◆ **PROBLEM REQUIREMENTS**:
Output the line that contains "Isologotipo del Sistema" together with each line after it, through the final line of the listing below, word for word; omit pictures.

◆ **SOURCE INFORMATION**:
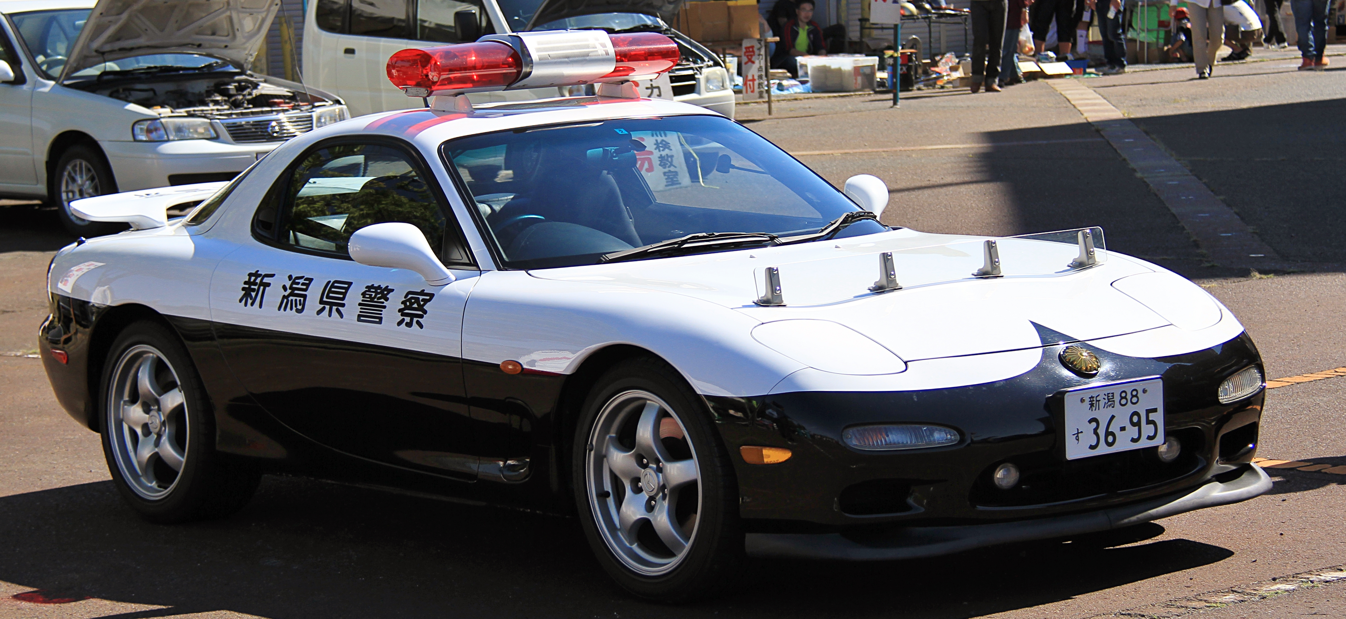 Mazda RX-7
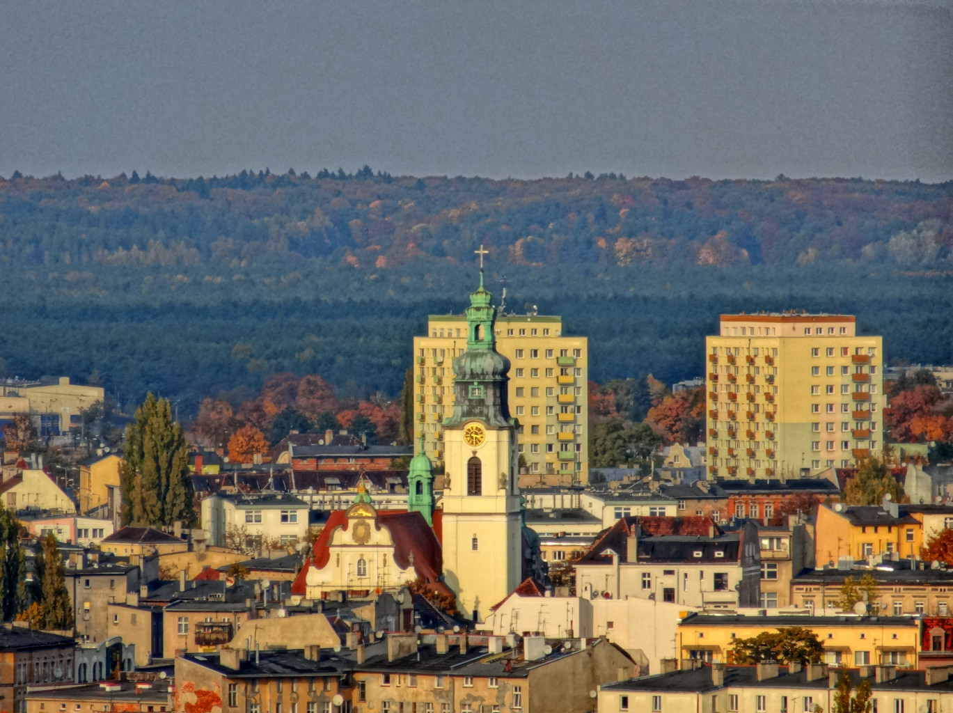 Kościół p.w. Najświętszego Serca Pana Jezusa w Śródmieściu Bydgoszczy - widok z wieży ciśnień
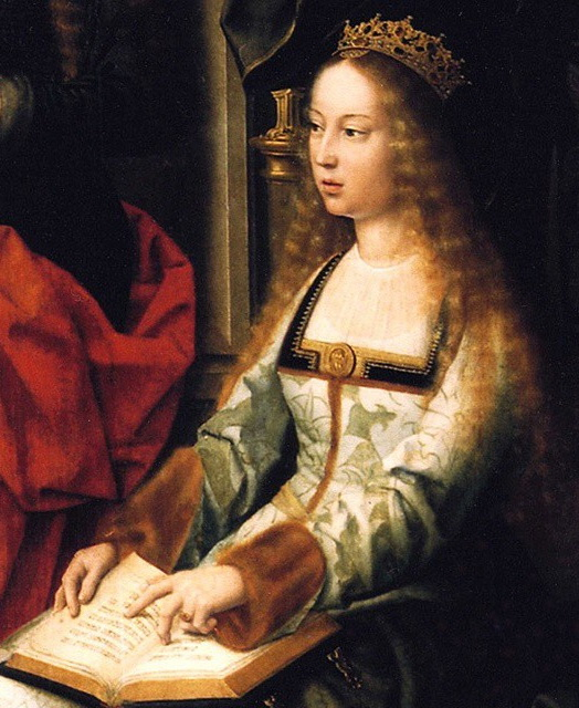 Possible imagen de Isabel la Católica, reina de Castilla (о Santa Catalina de Alejandría), en el retablo «La Virgen de la Mosca» («Sagrada Familia con Santa Magdalena y Santa Catalina»).
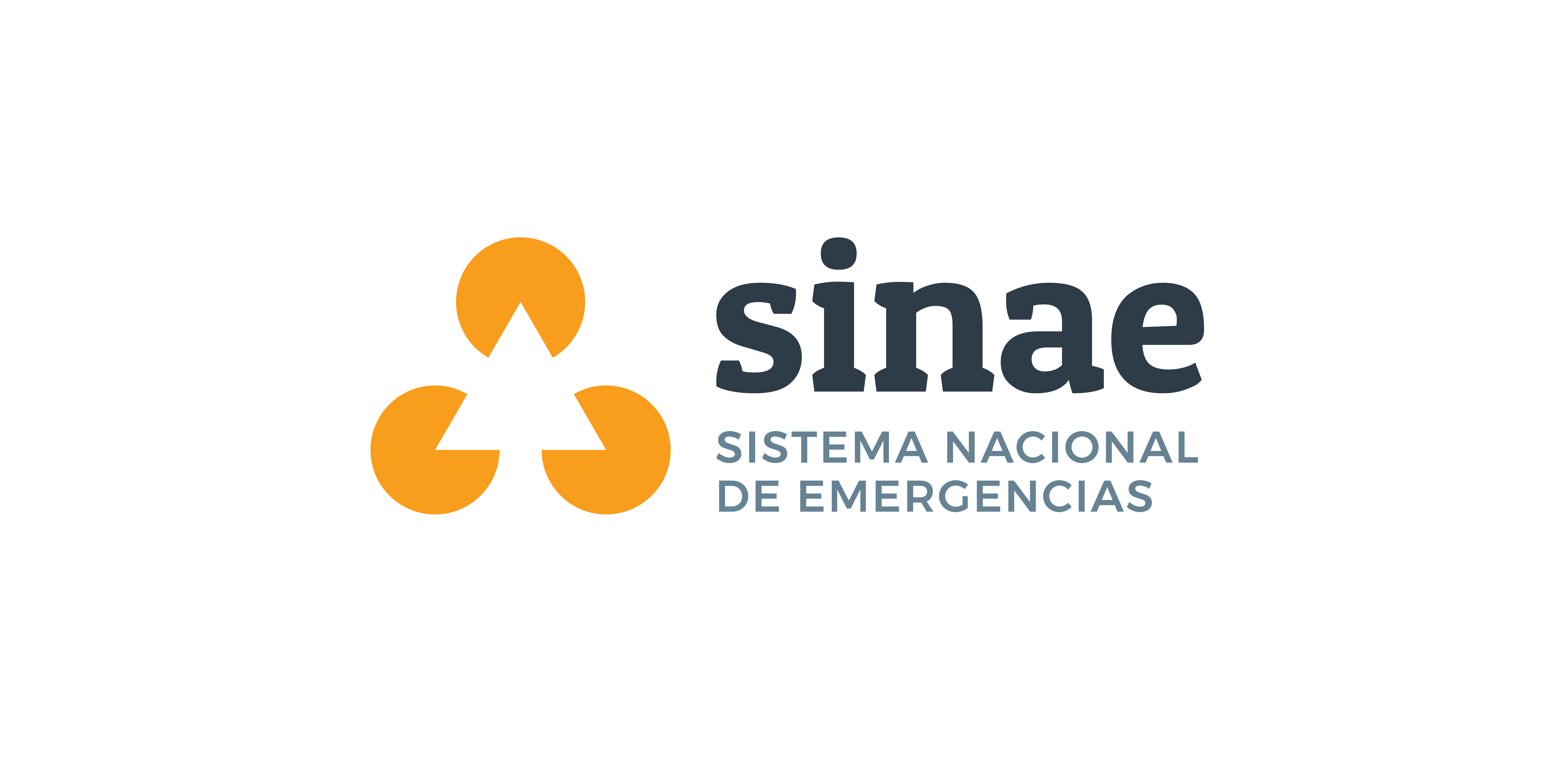 Isologotipo del Sistema Nacional de Emergencias de la República Oriental del Uruguay
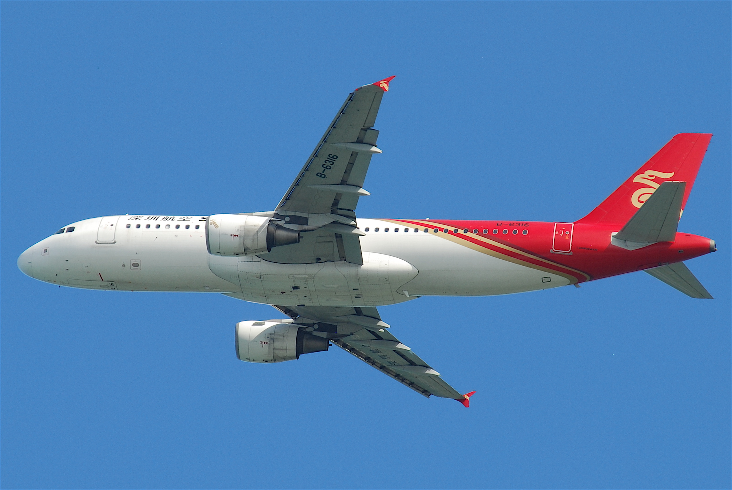 Shenzhen Airlines Airbus A320-214; B-6316@HKG;31.07.2011/614tg

◆ **YOUR SOLUTION**:
 Isologotipo del Sistema Nacional de Emergencias de la República Oriental del Uruguay
 Shenzhen Airlines Airbus A320-214; B-6316@HKG;31.07.2011/614tg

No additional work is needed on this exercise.